Auchterarder would do me too, although I'll be there if the date stays the same anywhere.I'm easy 

Click to expand...

as above ...if the date changes I will have to wait and see if it clashes with anything...


----------



## bordergolfer (Mar 13, 2010)

Hey guys. I'm easy and will go wherever the crowd takes me.


----------



## John_Findlay (Mar 13, 2010)

Agree with StuartD. 

If alternative dates are available at Blairgowrie then that would make more sense. Perhaps Toad can let us know which are available. Monday instead of a Friday?

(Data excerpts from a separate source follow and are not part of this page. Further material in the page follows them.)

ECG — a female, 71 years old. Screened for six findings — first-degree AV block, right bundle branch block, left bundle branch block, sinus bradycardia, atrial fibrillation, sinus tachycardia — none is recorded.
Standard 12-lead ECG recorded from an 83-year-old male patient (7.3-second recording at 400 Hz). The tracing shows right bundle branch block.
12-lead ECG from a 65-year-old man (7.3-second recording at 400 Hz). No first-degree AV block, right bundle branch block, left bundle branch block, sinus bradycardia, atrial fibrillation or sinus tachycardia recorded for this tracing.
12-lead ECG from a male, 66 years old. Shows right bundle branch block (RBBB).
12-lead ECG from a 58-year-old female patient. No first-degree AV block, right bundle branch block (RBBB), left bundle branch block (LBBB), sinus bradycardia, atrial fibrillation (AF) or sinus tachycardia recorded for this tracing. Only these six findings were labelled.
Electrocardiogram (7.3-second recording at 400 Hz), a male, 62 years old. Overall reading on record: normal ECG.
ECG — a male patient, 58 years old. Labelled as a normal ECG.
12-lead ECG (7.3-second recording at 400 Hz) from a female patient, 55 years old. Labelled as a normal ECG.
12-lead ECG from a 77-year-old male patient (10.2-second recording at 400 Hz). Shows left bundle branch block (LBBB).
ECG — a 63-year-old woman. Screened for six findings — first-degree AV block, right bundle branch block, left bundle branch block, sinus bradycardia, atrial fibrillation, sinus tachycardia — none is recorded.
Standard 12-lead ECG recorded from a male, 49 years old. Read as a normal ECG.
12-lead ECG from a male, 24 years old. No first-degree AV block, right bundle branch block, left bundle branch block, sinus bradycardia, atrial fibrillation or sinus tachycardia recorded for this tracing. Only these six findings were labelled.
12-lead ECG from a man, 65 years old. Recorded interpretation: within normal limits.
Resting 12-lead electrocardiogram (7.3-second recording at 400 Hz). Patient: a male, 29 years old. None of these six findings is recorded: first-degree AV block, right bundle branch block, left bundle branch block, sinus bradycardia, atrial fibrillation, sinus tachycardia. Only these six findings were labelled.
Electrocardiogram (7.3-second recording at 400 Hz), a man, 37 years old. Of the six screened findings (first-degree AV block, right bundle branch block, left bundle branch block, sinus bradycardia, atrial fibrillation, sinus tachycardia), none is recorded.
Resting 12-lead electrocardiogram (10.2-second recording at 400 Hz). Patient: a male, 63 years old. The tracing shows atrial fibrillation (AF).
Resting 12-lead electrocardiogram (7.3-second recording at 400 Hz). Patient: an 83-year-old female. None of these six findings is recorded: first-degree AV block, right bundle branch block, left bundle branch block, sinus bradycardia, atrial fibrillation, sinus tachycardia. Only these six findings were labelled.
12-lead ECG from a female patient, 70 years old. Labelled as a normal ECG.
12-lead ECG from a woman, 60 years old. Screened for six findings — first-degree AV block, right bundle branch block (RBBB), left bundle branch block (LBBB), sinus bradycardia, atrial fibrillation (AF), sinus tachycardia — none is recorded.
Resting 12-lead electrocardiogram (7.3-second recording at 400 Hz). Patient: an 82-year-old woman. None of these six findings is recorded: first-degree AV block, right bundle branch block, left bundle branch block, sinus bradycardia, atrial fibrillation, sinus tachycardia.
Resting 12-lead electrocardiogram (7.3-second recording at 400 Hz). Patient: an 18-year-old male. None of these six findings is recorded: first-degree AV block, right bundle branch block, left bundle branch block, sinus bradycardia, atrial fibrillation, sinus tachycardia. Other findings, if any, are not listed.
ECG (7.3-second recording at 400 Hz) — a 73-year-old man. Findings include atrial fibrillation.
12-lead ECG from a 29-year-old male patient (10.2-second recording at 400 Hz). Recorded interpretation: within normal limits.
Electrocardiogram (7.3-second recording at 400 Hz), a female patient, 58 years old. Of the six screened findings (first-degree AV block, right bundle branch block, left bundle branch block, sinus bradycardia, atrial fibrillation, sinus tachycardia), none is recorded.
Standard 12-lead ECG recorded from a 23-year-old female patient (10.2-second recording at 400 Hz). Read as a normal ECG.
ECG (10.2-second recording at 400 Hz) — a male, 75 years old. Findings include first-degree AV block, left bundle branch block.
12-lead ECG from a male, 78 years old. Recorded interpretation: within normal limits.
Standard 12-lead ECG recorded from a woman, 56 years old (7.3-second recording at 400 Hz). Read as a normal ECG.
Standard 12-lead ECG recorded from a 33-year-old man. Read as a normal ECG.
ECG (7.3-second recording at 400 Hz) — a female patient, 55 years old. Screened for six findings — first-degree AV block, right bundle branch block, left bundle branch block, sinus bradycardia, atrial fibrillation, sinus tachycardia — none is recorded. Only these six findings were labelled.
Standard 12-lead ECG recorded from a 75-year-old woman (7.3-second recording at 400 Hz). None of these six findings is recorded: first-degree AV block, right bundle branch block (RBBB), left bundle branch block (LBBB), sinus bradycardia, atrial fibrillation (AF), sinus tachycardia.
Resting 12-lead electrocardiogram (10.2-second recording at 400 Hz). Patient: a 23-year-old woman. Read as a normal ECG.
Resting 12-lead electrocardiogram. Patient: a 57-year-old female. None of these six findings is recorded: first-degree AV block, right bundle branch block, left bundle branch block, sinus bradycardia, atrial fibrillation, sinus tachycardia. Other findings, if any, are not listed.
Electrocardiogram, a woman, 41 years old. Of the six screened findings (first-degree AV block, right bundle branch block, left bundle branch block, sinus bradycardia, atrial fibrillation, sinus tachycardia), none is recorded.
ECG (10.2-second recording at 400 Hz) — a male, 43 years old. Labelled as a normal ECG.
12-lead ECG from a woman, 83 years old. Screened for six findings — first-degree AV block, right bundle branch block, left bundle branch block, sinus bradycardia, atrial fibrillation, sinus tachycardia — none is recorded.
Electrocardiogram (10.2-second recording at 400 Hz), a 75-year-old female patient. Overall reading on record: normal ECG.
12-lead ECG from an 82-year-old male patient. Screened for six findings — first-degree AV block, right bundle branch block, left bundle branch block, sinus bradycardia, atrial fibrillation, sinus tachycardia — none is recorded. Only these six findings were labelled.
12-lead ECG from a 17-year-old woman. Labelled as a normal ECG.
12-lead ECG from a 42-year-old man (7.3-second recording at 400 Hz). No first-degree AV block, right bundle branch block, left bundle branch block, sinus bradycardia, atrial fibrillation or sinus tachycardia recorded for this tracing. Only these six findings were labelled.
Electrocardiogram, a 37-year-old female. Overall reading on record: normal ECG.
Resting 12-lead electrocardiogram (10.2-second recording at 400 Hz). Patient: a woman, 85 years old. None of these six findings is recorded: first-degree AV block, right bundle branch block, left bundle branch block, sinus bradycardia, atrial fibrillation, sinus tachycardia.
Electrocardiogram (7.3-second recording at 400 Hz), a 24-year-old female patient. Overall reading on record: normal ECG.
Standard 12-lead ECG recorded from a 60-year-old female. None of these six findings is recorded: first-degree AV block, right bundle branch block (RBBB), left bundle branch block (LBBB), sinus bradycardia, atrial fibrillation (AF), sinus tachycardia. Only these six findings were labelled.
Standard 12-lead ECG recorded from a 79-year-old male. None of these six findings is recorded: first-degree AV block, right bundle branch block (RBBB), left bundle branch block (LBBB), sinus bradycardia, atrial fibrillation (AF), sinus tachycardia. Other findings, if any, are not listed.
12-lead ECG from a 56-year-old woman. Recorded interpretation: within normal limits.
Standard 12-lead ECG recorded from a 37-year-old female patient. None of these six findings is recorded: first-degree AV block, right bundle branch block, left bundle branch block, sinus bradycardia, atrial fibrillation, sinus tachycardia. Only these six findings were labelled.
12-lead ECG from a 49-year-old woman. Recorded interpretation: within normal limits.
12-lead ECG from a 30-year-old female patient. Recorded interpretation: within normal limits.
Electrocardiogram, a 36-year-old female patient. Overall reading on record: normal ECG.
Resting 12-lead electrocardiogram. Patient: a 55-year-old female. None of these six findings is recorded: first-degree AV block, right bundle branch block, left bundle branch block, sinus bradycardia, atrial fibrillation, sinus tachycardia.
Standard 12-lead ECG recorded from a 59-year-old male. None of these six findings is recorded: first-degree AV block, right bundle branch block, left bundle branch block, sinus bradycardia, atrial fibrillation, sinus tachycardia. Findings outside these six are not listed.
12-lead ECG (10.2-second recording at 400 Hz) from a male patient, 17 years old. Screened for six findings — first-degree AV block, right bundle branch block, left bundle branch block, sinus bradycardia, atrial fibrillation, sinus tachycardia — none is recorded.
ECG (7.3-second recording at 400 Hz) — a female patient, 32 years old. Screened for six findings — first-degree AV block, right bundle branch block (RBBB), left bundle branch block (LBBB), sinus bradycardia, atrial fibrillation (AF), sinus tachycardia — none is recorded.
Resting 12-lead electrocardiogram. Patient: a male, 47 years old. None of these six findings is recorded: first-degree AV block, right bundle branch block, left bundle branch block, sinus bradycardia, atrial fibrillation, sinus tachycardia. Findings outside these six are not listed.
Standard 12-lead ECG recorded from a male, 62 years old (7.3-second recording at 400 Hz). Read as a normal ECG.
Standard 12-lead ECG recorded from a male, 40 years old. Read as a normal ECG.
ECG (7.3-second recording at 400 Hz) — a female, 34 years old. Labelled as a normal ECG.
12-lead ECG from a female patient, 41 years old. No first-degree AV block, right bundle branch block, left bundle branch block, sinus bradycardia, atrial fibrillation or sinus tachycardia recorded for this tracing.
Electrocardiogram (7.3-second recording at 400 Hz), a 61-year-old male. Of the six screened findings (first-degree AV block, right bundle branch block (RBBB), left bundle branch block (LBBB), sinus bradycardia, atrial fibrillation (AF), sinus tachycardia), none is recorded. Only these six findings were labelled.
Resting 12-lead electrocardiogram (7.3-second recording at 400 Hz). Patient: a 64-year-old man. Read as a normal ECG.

But I've played Auchterarder too and it's a good course which I'd like to play again so I'll go with the flow.


----------



## thecraw (Mar 13, 2010)

As far as I can see Blairgowrie are happy to take our money when it suits then. They have told Toad they can't accomodate the GM forum on any Friday in August. Sod em they cant have their cake and eat it.

Boys come when it suits us to have your money, reguards, Blairgowrie. Sounds as though they are trying to maximise their income potential, bet there would be a different attitude to a Monday, Tuesday or a Wednesday.

Auchterarder or even back to Muckhart which was in tip top condition last year.


----------



## DCB (Mar 13, 2010)

In the good old days it was always a venue that was booked 12 months in advance for popular outings, Fridays being a popular outing day  

Must say Craw, in my experience most clubs are like that when you are trying to book a larger party. They are happy to take your booking on their terms. Thats just business.


----------



## DelB (Mar 13, 2010)

As per Craw's suggestion, I'd quite happily go back to Muckhart too. We got a superb deal there too, I seem to recall.


----------



## IM01 (Mar 13, 2010)

Tried to get a game at Blairgowrie last year on a Friday but it's a competition day for them so it'll be a big ask to fit in a large party...even with 2 courses!


----------



## Andy (Mar 13, 2010)

Is the price quoted for Ladybank (51/61) making Ladybank aware of the possible numbers and it will be a GM outing?

Might reduce costs if they know who's coming or they may just tell us to get lost lol

Andy


----------



## DCB (Mar 13, 2010)

Is the price quoted for Ladybank (51/61) making Ladybank aware of the possible numbers and it will be a GM outing?

Might reduce costs if they know who's coming or they may just tell us to get lost lol
		
Click to expand...

What we've got to remember is that August is still high season. There is still a lot of holiday traffic on the courses, maybe more so after an Open held in Fife  

I don't really see the how the GM Forum boys wanting to play over a course entitles us to depict ourselves as GM in a bid to get a better deal. Most places will give a deal based on numbers, that's probably all they'll in the current climate. Sure they'll get a mention on the Forum and possible a mention in the Forum pages in the mag, but, it's not as if they're getting massive exposuire in the mag.
I just think it's something that needs to be handled carefully otherwise we it may backfire on us next time we look for a venue.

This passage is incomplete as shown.